Evaluates all orthogonal bases, topological graphs and layouts in the TopOGraph object.

Currently uses three different quality metrics: trustworthiness (https://scikit-learn.org/stable/modules/generated/sklearn.manifold.trustworthiness.html), geodesic correlation (defined in the TopOMetry manuscript as the Spearman R correlation between high- and low-dimensional geodesic distances), and global score (defined in the TriMAP paper as the MRE normalized by PCA’s MRE).

Parameters:
  • TopOGraph (target TopOGraph object (can be empty).) –

  • X (data matrix. Expects either numpy.ndarray or scipy.sparse.csr_matrix.) –

  • methods (list of str (optional, default ['tw', 'gc', 'gs']).) – Methods to use in the evaluation. Options are ‘tw’ (trustworthiness), ‘gc’ (geodesic correlation), and ‘gs’ (global score). gc is computationally expensive, so it is recommended to use a small number of landmarks (landmarks) or not use it at all. Take in mind gc is intrinsically related to ISOMAP and distance-preservation methods.

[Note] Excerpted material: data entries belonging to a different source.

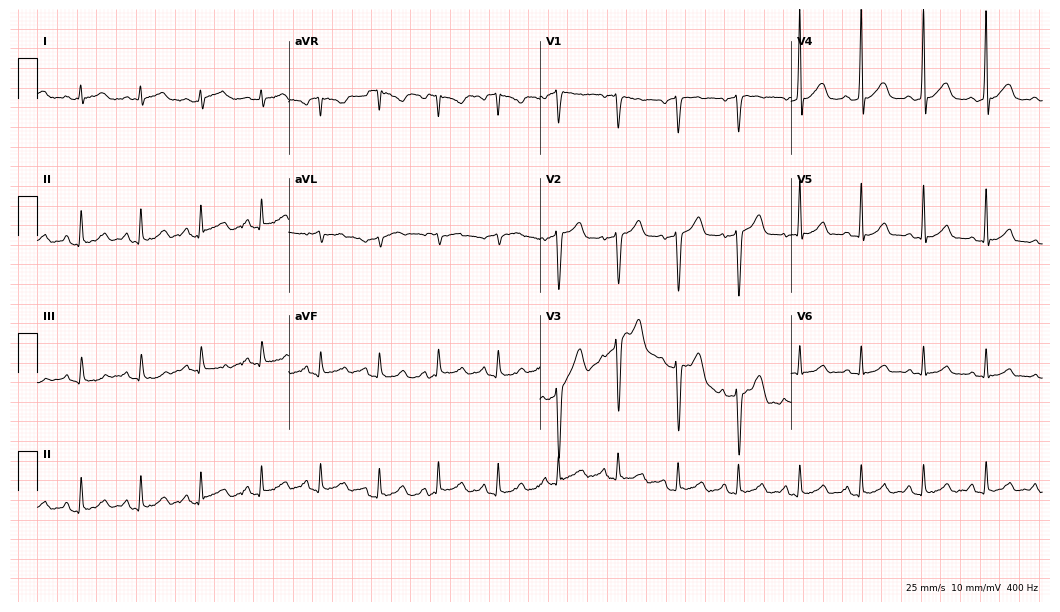
ECG (10.2-second recording at 400 Hz) — a 38-year-old man. Screened for six findings — first-degree AV block, right bundle branch block (RBBB), left bundle branch block (LBBB), sinus bradycardia, atrial fibrillation (AF), sinus tachycardia — none is recorded.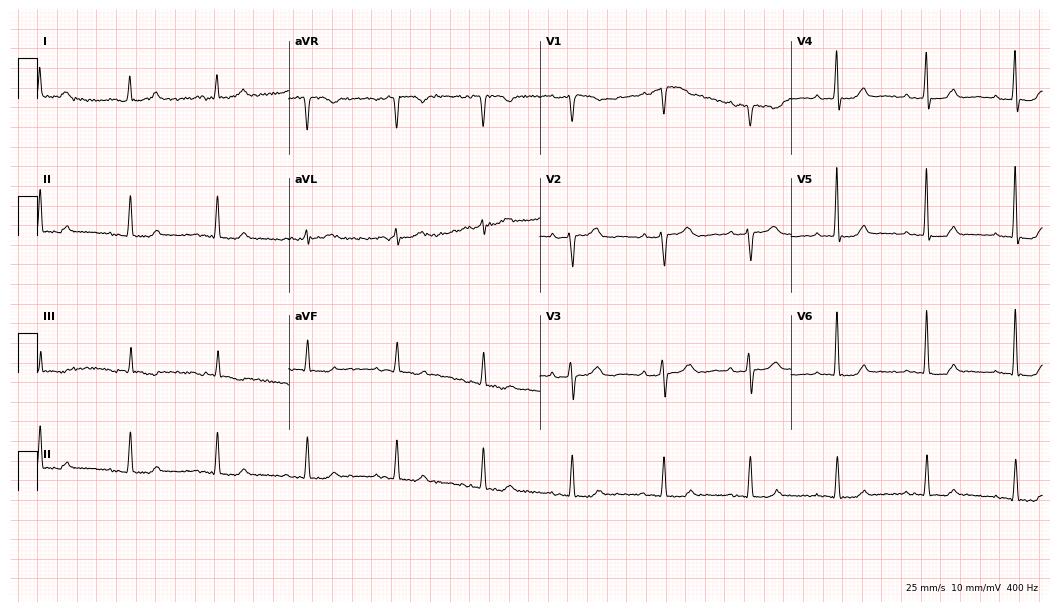
Electrocardiogram (10.2-second recording at 400 Hz), an 81-year-old female. Overall reading on record: normal ECG.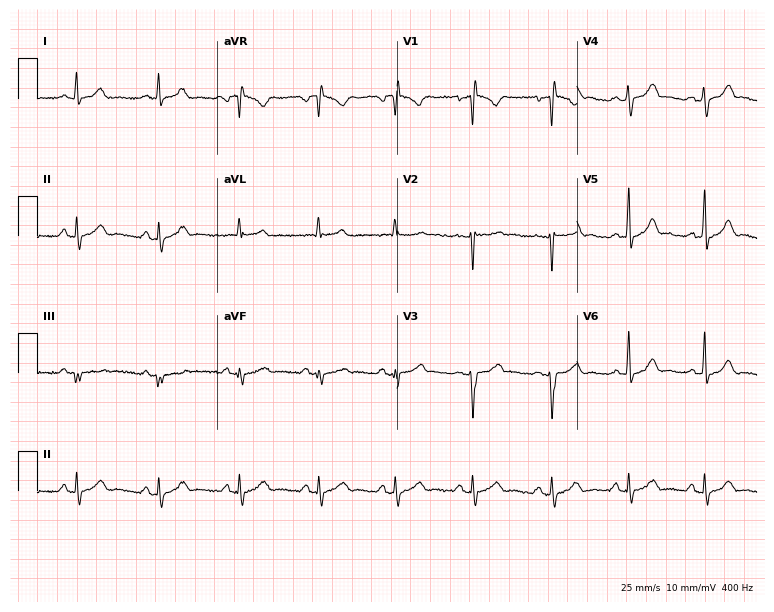
Resting 12-lead electrocardiogram (7.3-second recording at 400 Hz). Patient: a 31-year-old female. Read as a normal ECG.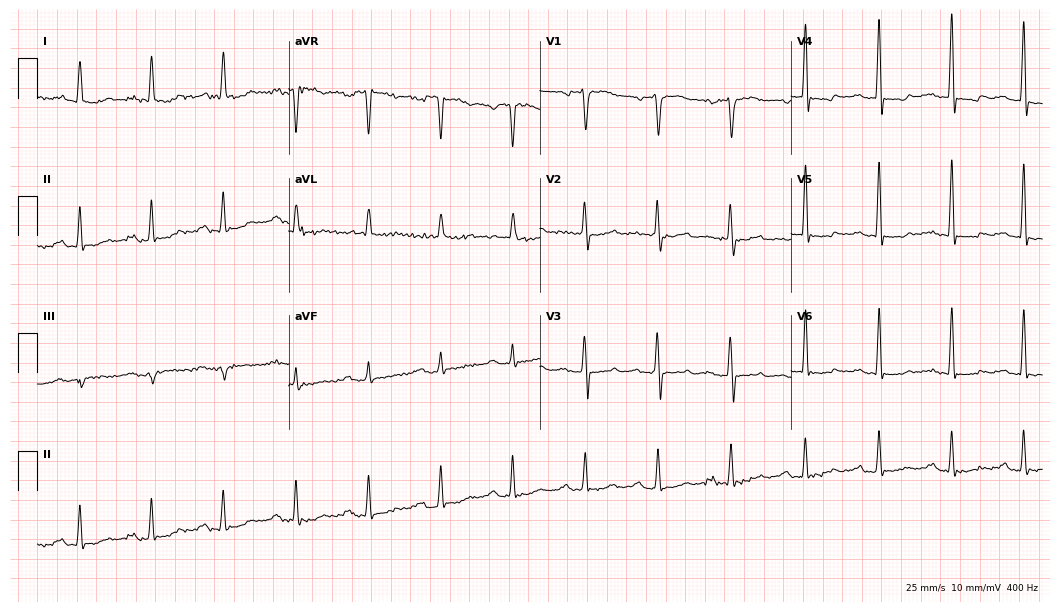
12-lead ECG (10.2-second recording at 400 Hz) from a female, 60 years old. Screened for six findings — first-degree AV block, right bundle branch block, left bundle branch block, sinus bradycardia, atrial fibrillation, sinus tachycardia — none is recorded.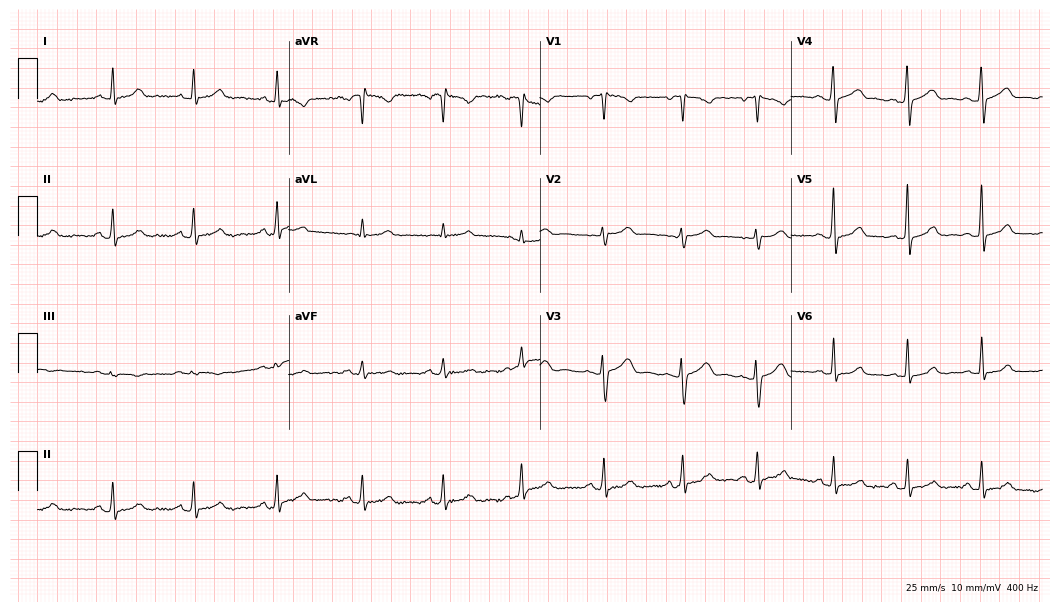
Standard 12-lead ECG recorded from a 43-year-old female patient. Read as a normal ECG.

  • kernels (list of str (optional, default ['bw_adaptive']).) – List of kernel versions to run and evaluate. These will be used to learn an eigenbasis and to learn a new graph kernel from it. Options are: * ‘fuzzy’ * ‘cknn’ * ‘bw_adaptive’ * ‘bw_adaptive_alpha_decaying’ * ‘bw_adaptive_nbr_expansion’ * ‘bw_adaptive_alpha_decaying_nbr_expansion’ * ‘gaussian’ Will not run all by default to avoid long waiting times in reckless calls.

  • eigenmap_methods (list of str (optional, default ['DM', 'LE', 'top']).) – List of eigenmap methods to run and evaluate. Options are: * ‘DM’ * ‘LE’ * ‘top’ * ‘bottom’

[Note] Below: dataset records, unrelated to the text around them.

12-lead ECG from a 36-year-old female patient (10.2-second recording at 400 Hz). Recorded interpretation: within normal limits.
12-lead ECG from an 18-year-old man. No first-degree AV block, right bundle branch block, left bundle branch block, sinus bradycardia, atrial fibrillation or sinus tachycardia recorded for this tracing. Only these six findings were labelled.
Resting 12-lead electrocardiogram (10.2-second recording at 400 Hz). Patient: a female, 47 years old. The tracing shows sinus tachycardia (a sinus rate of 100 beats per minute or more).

  • projections (list of str (optional, default ['MAP']).) – List of projection methods to run and evaluate. Options are the same of the topo.layouts.Projector() object: * ‘(L)Isomap’ * ‘t-SNE’ * ‘MAP’ * ‘UMAP’ * ‘PaCMAP’ * ‘TriMAP’ * ‘IsomorphicMDE’ - MDE with preservation of nearest neighbors * ‘IsometricMDE’ - MDE with preservation of pairwise distances * ‘NCVis’

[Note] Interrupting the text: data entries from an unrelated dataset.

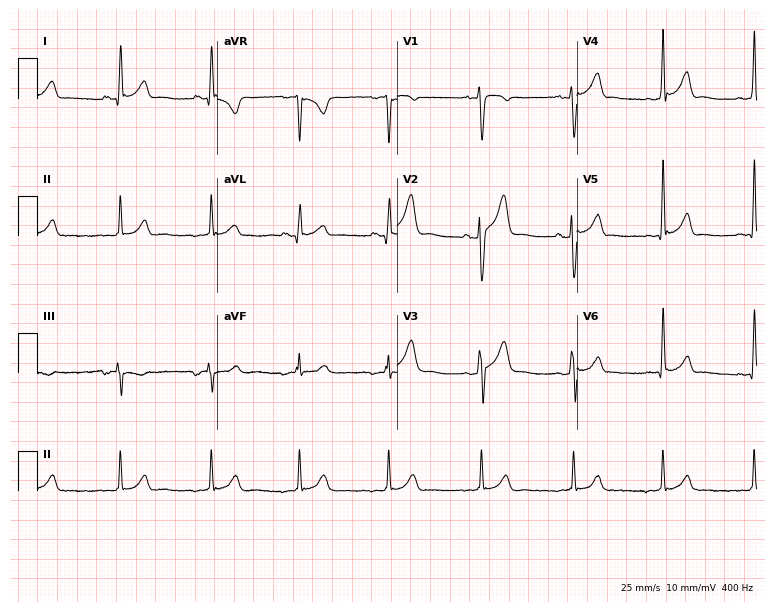
12-lead ECG from a male patient, 27 years old (7.3-second recording at 400 Hz). Recorded interpretation: within normal limits.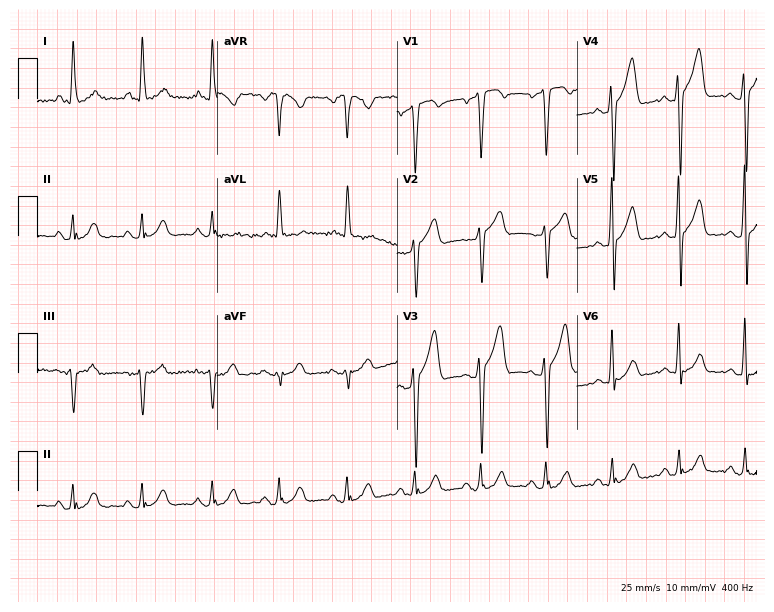
12-lead ECG from a 55-year-old male patient (7.3-second recording at 400 Hz). No first-degree AV block, right bundle branch block (RBBB), left bundle branch block (LBBB), sinus bradycardia, atrial fibrillation (AF) or sinus tachycardia recorded for this tracing.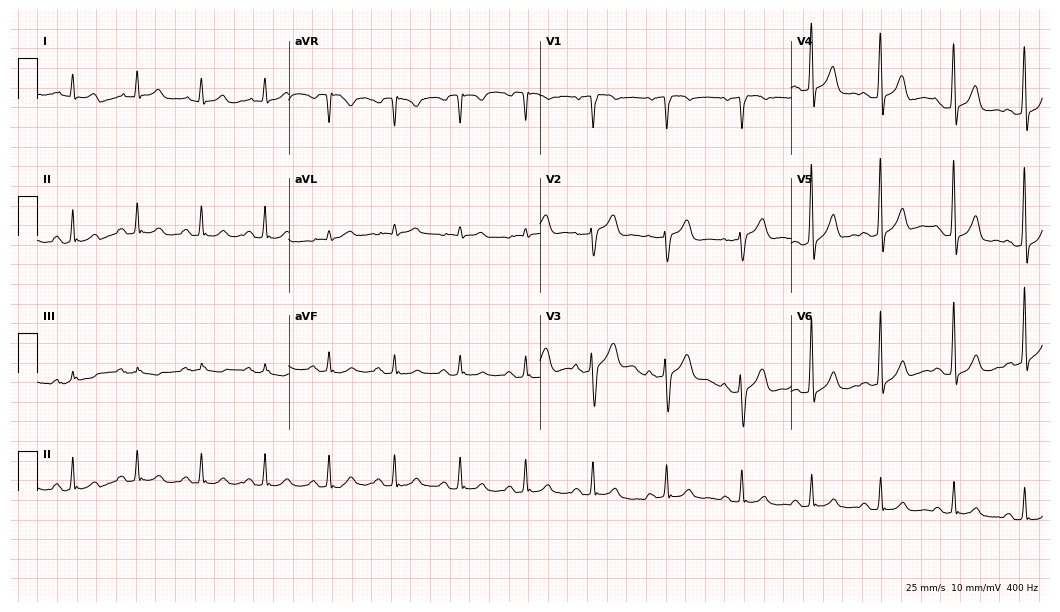
Resting 12-lead electrocardiogram. Patient: a male, 72 years old. Read as a normal ECG.

  • additional_eigenbases (dict (optional, default None).) – Dictionary containing named additional eigenbases (e.g. factor analysis, AE’s latent layer, ICA, etc) to be evaluated.

  • additional_projections (dict (optional, default None).) – Dictionary containing named additional projections (e.g. t-SNE, UMAP, etc) to be evaluated.

  • n_neighbors (int (optional, default 5).) – Number of nearest neighbors to use for the kNN graph.

  • n_jobs (int (optional, default -1).) – Number of jobs to use for parallelization. If -1, uses all available cores.

  • landmarks (optional (int, default None).) – If specified, subsamples the TopOGraph object and/or data matrix X to a number of landmark samples before computing results and scores. Useful if dealing with large datasets (>30,000 samples).

  • landmark_method (str (optional, default 'random').) – Method to use for landmark selection. Options are ‘random’ and ‘kmeans’.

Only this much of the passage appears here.